Source-backed implementations are provided below for direct study and interview prep.

// Accepted solution for LeetCode #2715: Timeout Cancellation
// Auto-generated Java example from ts.
class Solution {
    public void exampleSolution() {
    }
}
// Reference (ts):
// // Accepted solution for LeetCode #2715: Timeout Cancellation
// function cancellable(fn: Function, args: any[], t: number): Function {
//     const timer = setTimeout(() => fn(...args), t);
//     return () => {
//         clearTimeout(timer);
//     };
// }
// 
// /**
//  *  const result = []
//  *
//  *  const fn = (x) => x * 5
//  *  const args = [2], t = 20, cancelT = 50
//  *
//  *  const start = performance.now()
//  *
//  *  const log = (...argsArr) => {
//  *      const diff = Math.floor(performance.now() - start);
//  *      result.push({"time": diff, "returned": fn(...argsArr))
//  *  }
//  *
//  *  const cancel = cancellable(log, args, t);
//  *
//  *  const maxT = Math.max(t, cancelT)
//  *
//  *  setTimeout(() => {
//  *     cancel()
//  *  }, cancelT)
//  *
//  *  setTimeout(() => {
//  *     console.log(result) // [{"time":20,"returned":10}]
//  *  }, maxT + 15)
//  */
Step 06

Interactive Study Demo

Use this to step through a reusable interview workflow for this problem.

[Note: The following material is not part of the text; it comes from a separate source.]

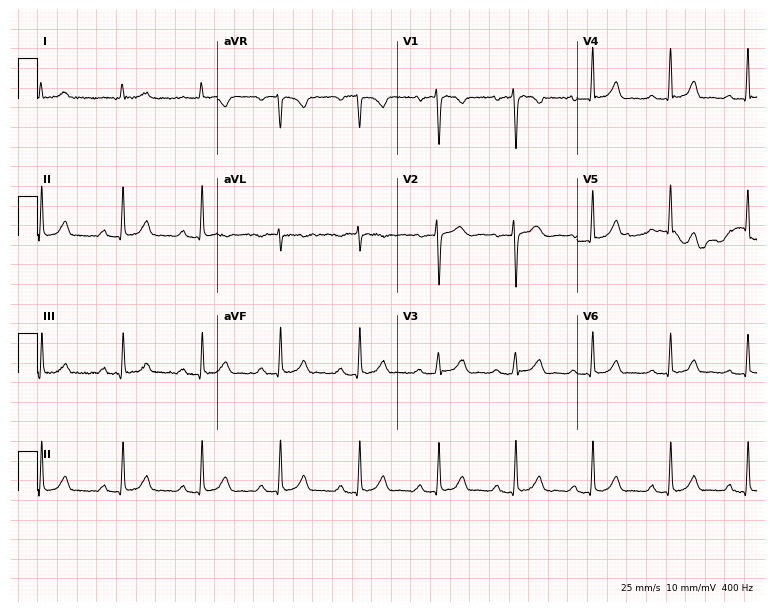
Electrocardiogram (7.3-second recording at 400 Hz), a female patient, 32 years old. Of the six screened findings (first-degree AV block, right bundle branch block, left bundle branch block, sinus bradycardia, atrial fibrillation, sinus tachycardia), none is recorded.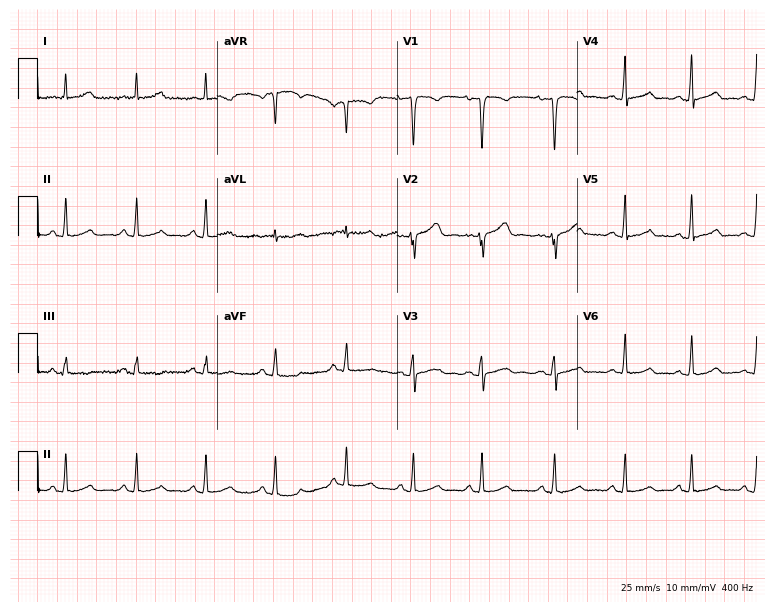
Resting 12-lead electrocardiogram (7.3-second recording at 400 Hz). Patient: a 29-year-old female. None of these six findings is recorded: first-degree AV block, right bundle branch block, left bundle branch block, sinus bradycardia, atrial fibrillation, sinus tachycardia. Other findings, if any, are not listed.

Press Step or Run All to begin.
Step 07

Complexity Analysis

Time
O(n)
Space
O(1)

Approach Breakdown

BRUTE FORCE
O(n²) time
O(1) space

Two nested loops check every pair or subarray. The outer loop fixes a starting point, the inner loop extends or searches. For n elements this gives up to n²/2 operations. No extra space, but the quadratic time is prohibitive for large inputs.

OPTIMIZED
O(n) time
O(1) space

Most array problems have an O(n²) brute force (nested loops) and an O(n) optimal (single pass with clever state tracking). The key is identifying what information to maintain as you scan: a running max, a prefix sum, a hash map of seen values, or two pointers.

Shortcut: If you are using nested loops on an array, there is almost always an O(n) solution. Look for the right auxiliary state.
Coach Notes

Common Mistakes

Review these before coding to avoid predictable interview regressions.

Off-by-one on range boundaries

Wrong move: Loop endpoints miss first/last candidate.

Usually fails on: Fails on minimal arrays and exact-boundary answers.

Fix: Re-derive loops from inclusive/exclusive ranges before coding.